Driving from Northern to Southern California

To get between Northern and Southern California, the two most popular routes are Highway 5 and the PCH1/101 Freeway.

Highway 5, which is the most direct way to drive down south. It runs nearly directly down the center of California and takes approximately hours to get from San Francisco to Los Angeles. Highway 5 is a two lane road with no scenery to speak of, only isolated open fields (some of just dirt) as far as the eye can see; every once and a while there is a small hill, smelly cow farm or roadside town to fill up on gas or grab some fast food. I was organized enough to bring some snacks so that I didn’t have to make my body suffer the effects of eating fast food.

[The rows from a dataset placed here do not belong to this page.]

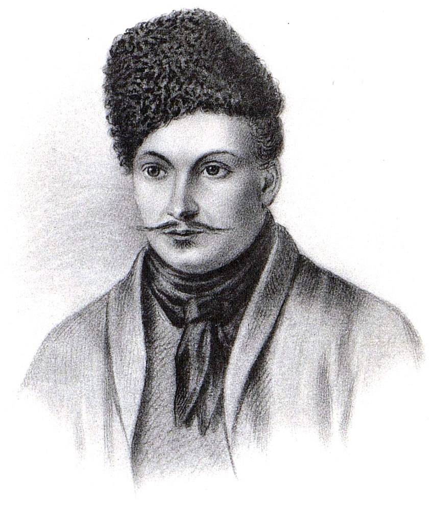 Давыдов, Василий Львович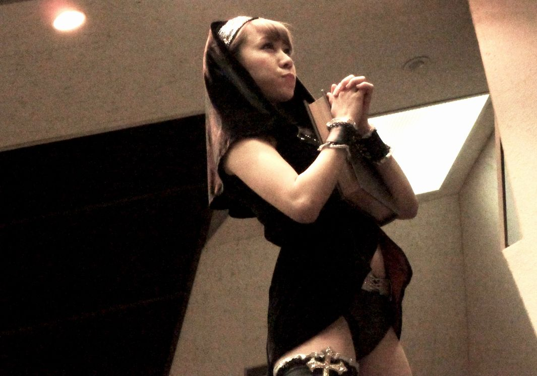 2018年1月7日大阪にて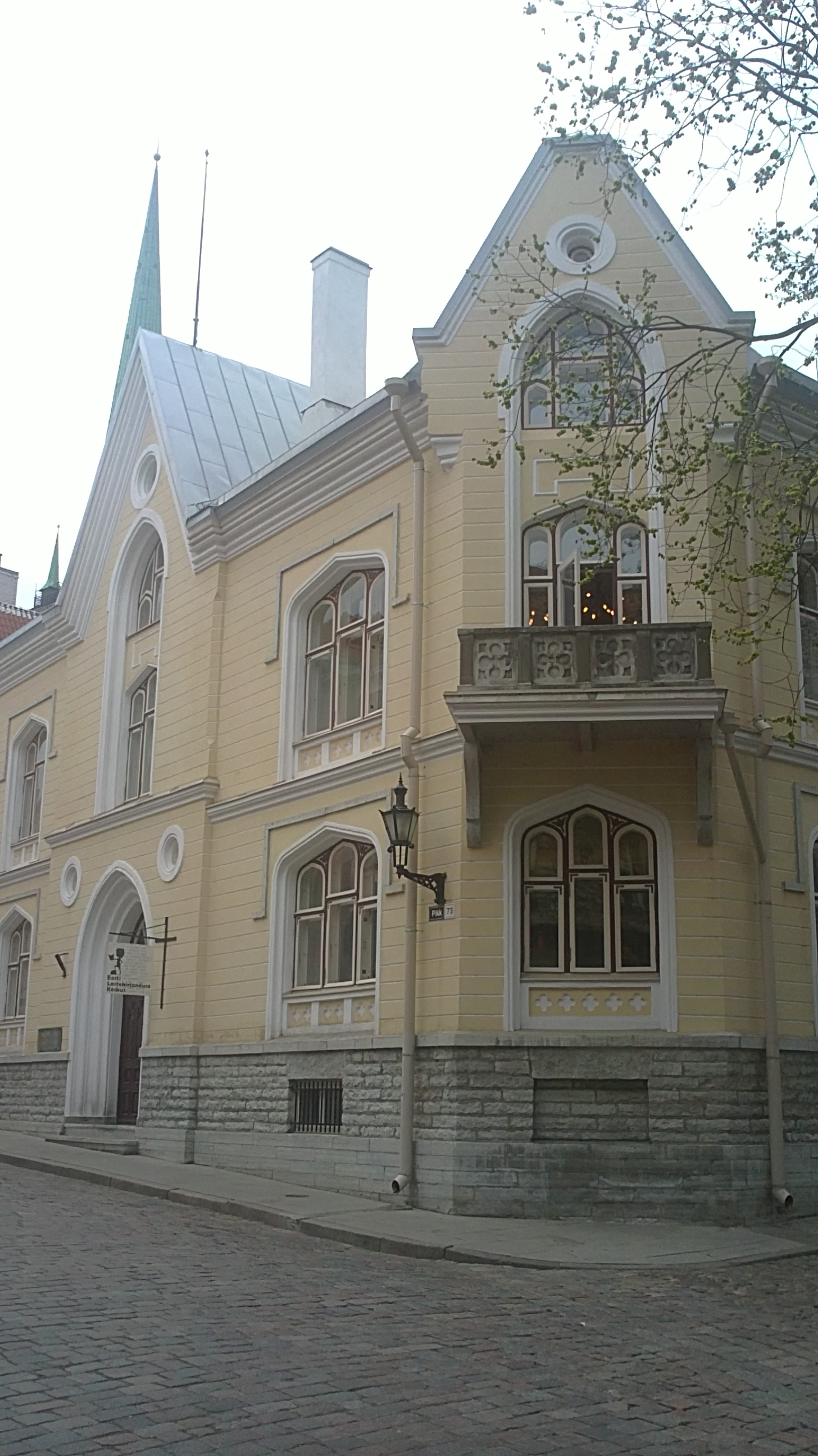 Tallinna vanalinna, Pikk tänav 73 hoone

The other driving route is highway PCH1 which at some points turns into the 101, which runs along California’s coast. This drive can take up to an additional two hours or more depending on traffic in both the Santa Barbara and San Jose areas. However, if you can spare the extra time it’s a great way to get a small snap shot of California. For a good portion of the drive the Pacific Ocean can be seen. There are a few great cities and towns to stop at a poke around if desired too, like the university cities of Santa Barbara and San Louis Obispo as well as the beach town of Pismo or the wineries in the Santa Maria area made famous in the movie Sideways. Further up north and closer to San Francisco are the beach towns of Santa Cruz, Half Moon Bay and Monterey; all are charming.